Re: [RFC 8/9] UAS: Cancel pending URBs and free streams in pre-reset.

Sarah Sharp <sarah.a.sharp@xxxxxxxxxxxxxxx> · Wed, 7 Dec 2011 15:31:42 -0800

On Wed, Dec 07, 2011 at 01:13:42PM -0500, Alan Stern wrote:
> On Wed, 7 Dec 2011, Sarah Sharp wrote:
> 
> > > Here's one way to do it.  Have two new flags: one for reset-in-progress 
> > > and one for abort-in-progress.  If the reset-in-progress flag is set, 
> > > then uas_do_work and uas_stat_cmplt would know not to submit any URBs 
> > > at all.  If that flag isn't set but the other one is, they would know 
> > > to check whether the particular command they are working on at the 
> > > moment is being aborted.
> > > 
> > > Then all you need is some way to tell when all the outstanding commands
> > > have completed.  For example, an atomic counter of outstanding
> > > commands.  When the counter goes to 0, if the reset-in-progress flag is
> > > set then you signal the pre-reset thread that it may proceed (use a
> > > struct completion or something like that).
> > 
> > Ok, I've tried to wrap my head around this strategy all day yesterday,
> > and I can't see how it can be done without races.
> 
> What races?

A couple different ones, there's an example at the end of this email.

> >  I feel like I'm going
> > in mental circles, and missing information about how the SCSI layer
> > works.
> 
> What information?

I'm trying to figure out which functions in the UAS driver are entered
with the SCSI host lock taken by the SCSI core.  You've already said
that the function to queue commands will have the SCSI host lock held.
There's an interesting note in include/scsi/scsi_host.h:

	/*
	 * This is an error handling strategy routine.  You don't need to
	 * define one of these if you don't want to - there is a default
	 * routine that is present that should work in most cases.  For those
	 * driver authors that have the inclination and ability to write their
	 * own strategy routine, this is where it is specified.  Note - the
	 * strategy routine is *ALWAYS* run in the context of the kernel eh
	 * thread.  Thus you are guaranteed to *NOT* be in an interrupt
	 * handler when you execute this, and you are also guaranteed to
	 * *NOT* have any other commands being queued while you are in the
	 * strategy routine.
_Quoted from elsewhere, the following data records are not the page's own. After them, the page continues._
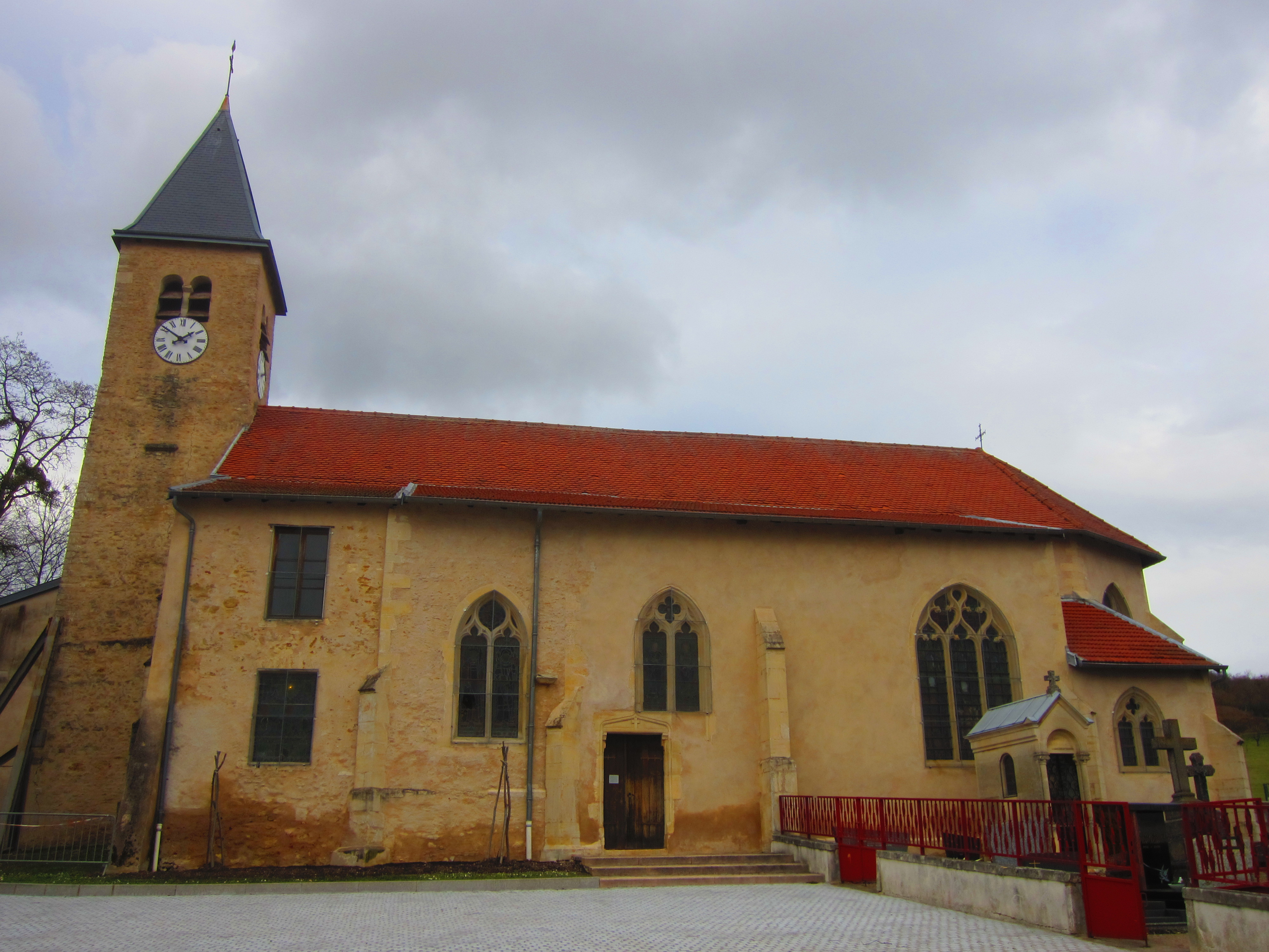 Essey Nancy eglise st georges
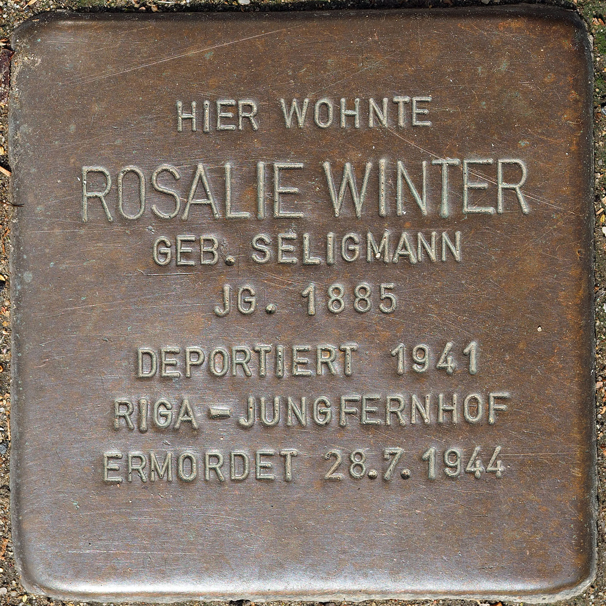 Stolpersteine GV: Winter, Rosalie
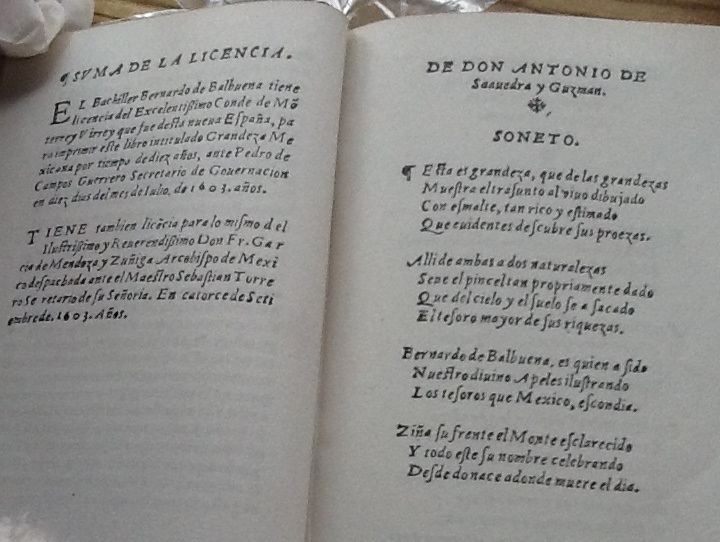 Poema laudatorio presente en la edición de 1604 por Ocharte
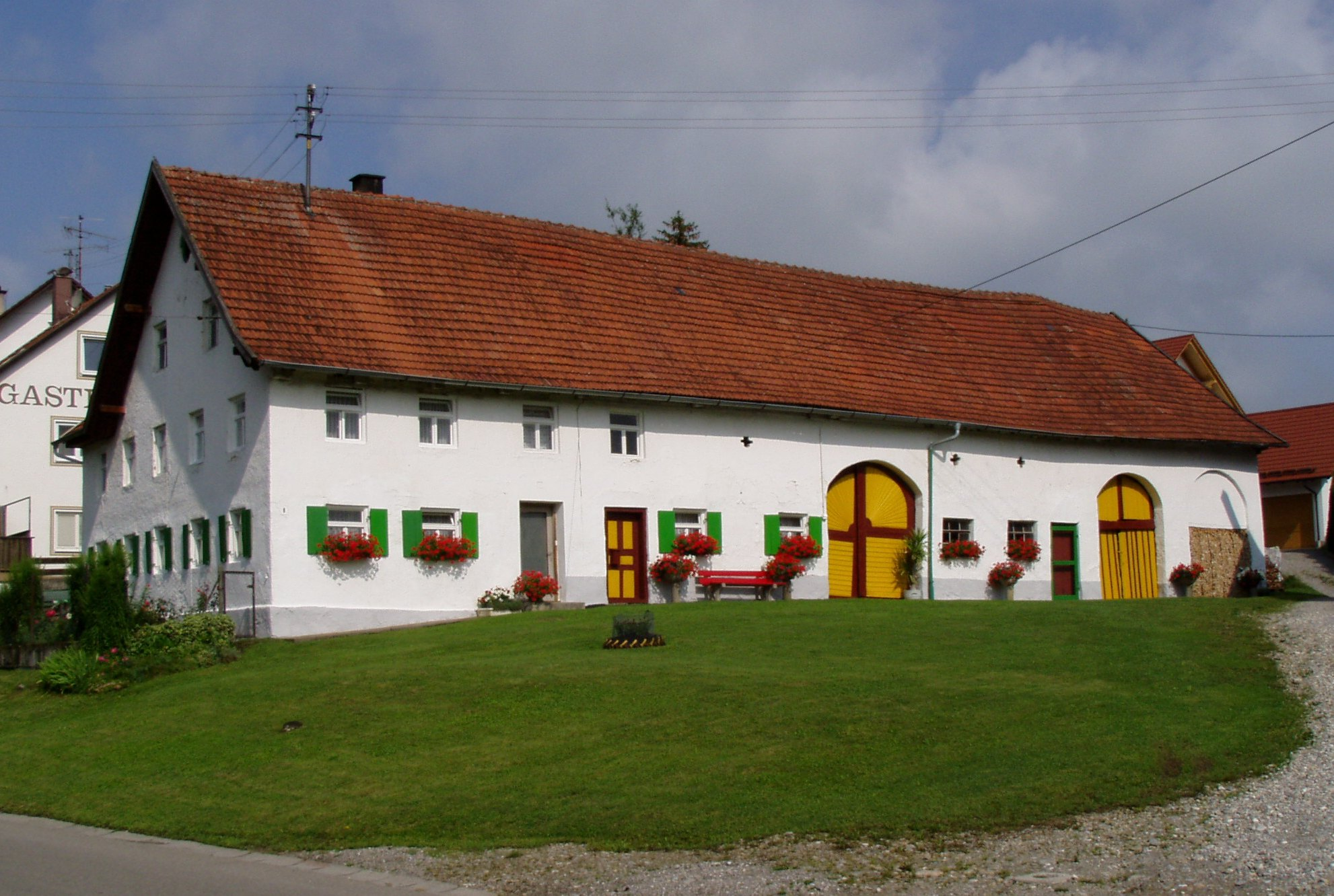 Bauernhof Sontheimer Str. in Stetten (Unterallgäu)
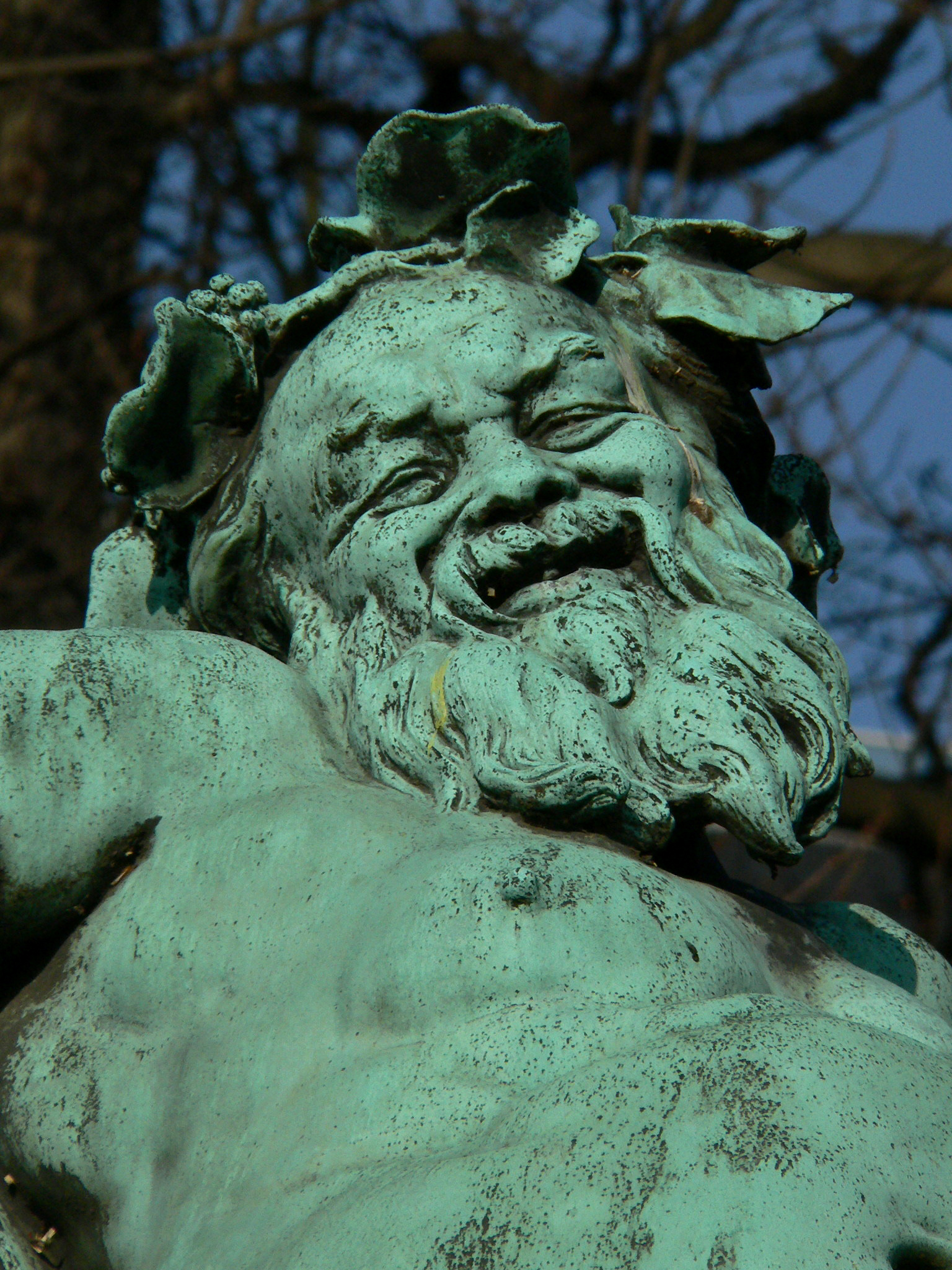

When you return from this function, operations
	 * return to normal.
	 *
	 * See scsi_error.c scsi_unjam_host for additional comments about
	 * what this function should and should not be attempting to do.
	 *
	 * Status: REQUIRED	(at least one of them)
	 */
	int (* eh_abort_handler)(struct scsi_cmnd *);
	int (* eh_device_reset_handler)(struct scsi_cmnd *);
	int (* eh_target_reset_handler)(struct scsi_cmnd *);
	int (* eh_bus_reset_handler)(struct scsi_cmnd *);
	int (* eh_host_reset_handler)(struct scsi_cmnd *);

Does that note mean that the SCSI host lock is held when
eh_abort_handler and eh_host_reset_handler are called?

The note also seems to imply that since there's only one thread that's
calling into the error handling methods, only one of the methods will be
called at a time.  If the SCSI lock is held when those methods are
called, and only one of them is called at once, then that loosens the
constraints that I have to place in the UAS driver.

I asked James Bottomley on IRC about it yesterday, but he didn't answer.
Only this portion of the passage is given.